At t =0, the velocity of A is greater than the velocity of B.
We are told in the question that the spacecrafts fly parallel to each other and that for the both spacecrafts, the velocities are described as follows;
A: vA (t) = ť^2 – 5t + 20
B: vB (t) = t^2+ 3t + 10
Given that t = 0 in both cases;
vA (0) = 0^2 – 5(0) + 20
vA = 20 m/s
For vB
vB (0) = 0^2+ 3(0) + 10
vB = 10 m/s
We can see that at t =0, the velocity of A is greater than the velocity of B.
Learn more: brainly.com/question/24857760
Read each question carefully. Show all your work for each part of the question. The parts within the question may not have equal weight.
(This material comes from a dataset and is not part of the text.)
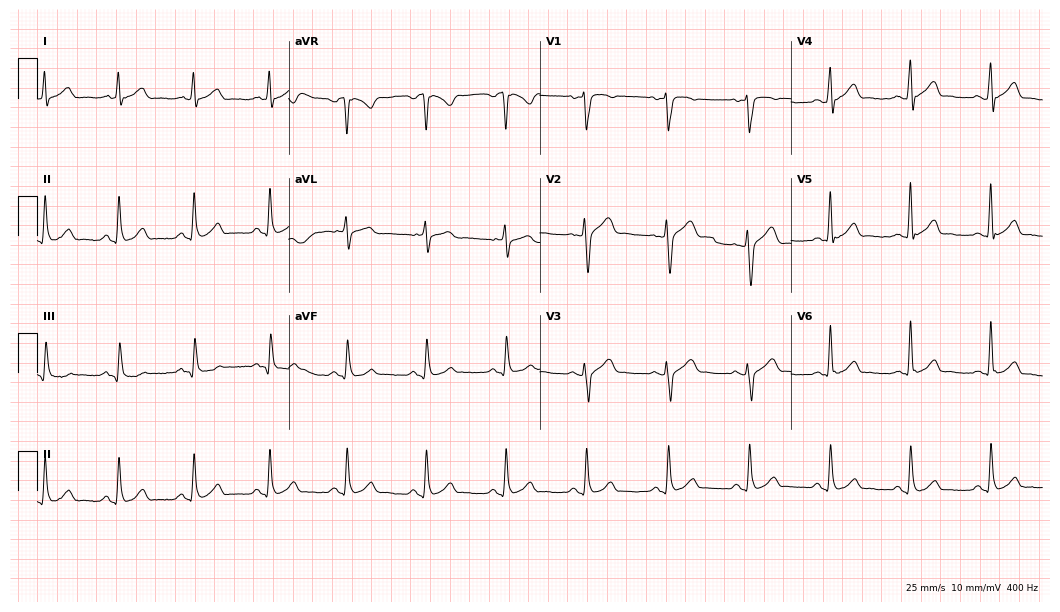
12-lead ECG (10.2-second recording at 400 Hz) from a male, 51 years old. Screened for six findings — first-degree AV block, right bundle branch block, left bundle branch block, sinus bradycardia, atrial fibrillation, sinus tachycardia — none is recorded. Other findings, if any, are not listed.

Spacecrafts A and B are flying parallel to each other through space and are next to each other at time t= 0. For the interval 0 <t< 6 s, spacecraft A's velocity v A and spacecraft B's velocity vB as functions of t are given by the equations va (t) = ť^2 – 5t + 20 and VB (t) = t^2+ 3t + 10, respectively, where both velocities are in units of meters per second. At t = 6 s, the spacecrafts both turn off their engines and travel at a constant speed. (a) At t = 0, is the speed of spacecraft A greater than, less than, or equal to the speed of spacecraft B?